Шрифт:
Великая старуха руководит миром.
Сторож центра мира (ребенок на бумагах).
Мучение вещества.
Рыбы дышат ветром, останавливающимся в воде.
Для того, кто понимает, – вселенная не существует.
Лучшим комментарием к подобным изречениям была бы, пожалуй, пометка самого же Платонова, сделанная им в записной книжке 1931–1932 годов по неизвестному поводу: «Все это рассказать нельзя – можно только на скрипке сыграть!»
Записей, о которых предпочтительней было бы не говорить, а играть на скрипке, в книге немало. К ним можно отнести и те, в которых зафиксированы обособленные образы:
Стерва-белоглазка.
Мальчик-горбун.
Костлявая земля.
Кот, топающий ногами.
Эти записи не комментируются по другой причине – не потому, что комментарий невозможен, а потому, что они обладают такой же художественной самодостаточностью, какая свойственна, скажем, японским хокку:
Мальчик целует свое отображение в стекле.
Идет древний старик и беспрерывно кланяется.
Звезды над темным лесом и белой, снежной землей.
Летчик в воздухе один с машиной, как монах, как святой техники.
Иногда язык в записных книжках достигает у Платонова предельной плотности. И тогда в записях, как в сдавленном веществе, возникает потенция взрыва – развертывания мгновенных образов в рассказы, повести, романы:
Старуха 82 лет, ведьма, спит от голода, пьет от голода воду, увидя ребят, детей – вся сияет!
Прекрасная, милая жизнь! Возраста нет!
А ребята от нее бегут.
Любовь: она на 4 этаже, он снизу.
Он: Плюнь, ну плюнь сюда!
Она плюет.
Он ловит плевок в ладонь и съедает его.
Слепой спит, обняв кошку, всю ночь. Утром ласкает цыпленка, живущего под загнеткой; он пищит от одиночества без слепого.
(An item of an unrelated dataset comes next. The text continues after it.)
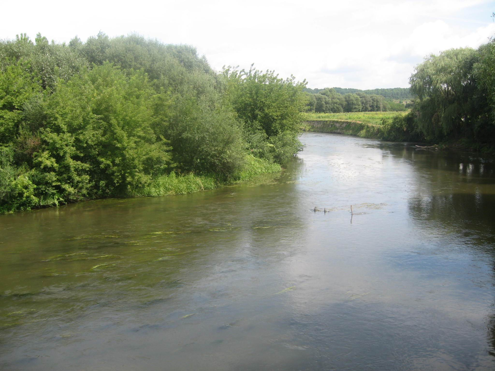 Goryn river near Izyaslav

Баба, которая такая по характеру, что сама себе делает аборты.
Пожалуй, отдельной исследовательской (а может быть, драматургической или кинематографической) работы заслуживают записи, в которых выражается дух и тональность времени. Это обрывки разговоров, слышанных Платоновым на улице, в трамвае, в пригородном поезде, в учреждениях; это «агитки» и лозунги; это фрагменты выступлений и отчетов на всевозможных собраниях, – словом, это язык, на котором бредила, вскрикивала и бормотала эпоха, рожавшая страну Советов. Хорошо ли понимал Платонов язык этой роженицы? Был ли он вовлечен в поток той странной речи, которой сопровождалось свирепое и воодушевленное строительство социализма, или он стоял над потоком, улавливая все его колебания? Записные книжки не дают ответа и на эти вопросы, хотя в них есть достаточно много записей, которые таят в себе возможность ответа, как, например, вот эта запись начала 30-х годов:
Лозунг:
«100 %-ное участие работников в торжествах!» —
в час с закуской пришли 12 1/2 %.
Тогда объявили «бедствие» – пришли 12 1/2 %.
Единый % «действующих».
Что это такое?
Да, что это такое? Что в этом вопросе Платонова – искреннее желание вникнуть в смысл или обморочное изумление перед торжествующей бессмысленностью слов и знаков?
Другая запись того же времени как будто бы приближает нас к разгадке. Здесь даже чувствуется взгляд Платонова, выражение его лица. Вот он записывает, всматриваясь, вероятно, в газетную статью:
«ГЛАВНОЕ теперь Организационно подойти к проблеме некоторого УЛУЧШЕНИЯ».
(Смысл весь в шрифте), – помечает в скобках.
Какой смысл? Смысл чего?
Ясный и мощный смысл вдруг обнаруживается сам собою там, где эпоха замолкает, где лозунги утрачивают свою силу, где говорит живущая вне времени, вне социального строя, обнаженная человеческая природа, – где человек обнажен даже буквально, телесно, как в нижеследующей записи Платонова:
Разговор в бане:
«Человек, как хуй – он сбрасывает нечистоты и производит будущее.
Хуй – самое яркое выражение жизни».
Любил ли Платонов людей и их жизнь? Любил ли он людей так же, как созданные ими машины? Любил ли он вот этого вечного, неистребимого Человека Живущего, которого изобразил в записной книжке 1939 года: «Академия, строгость, наука звания, а он живет кудрявый с гармоникой, поет, пьет, ебет – другой мир, ничего общего и как будто более счастливый». Презирал ли он это немудрствующее счастье? Удивлялся ли ему? Считал ли его высшим даром?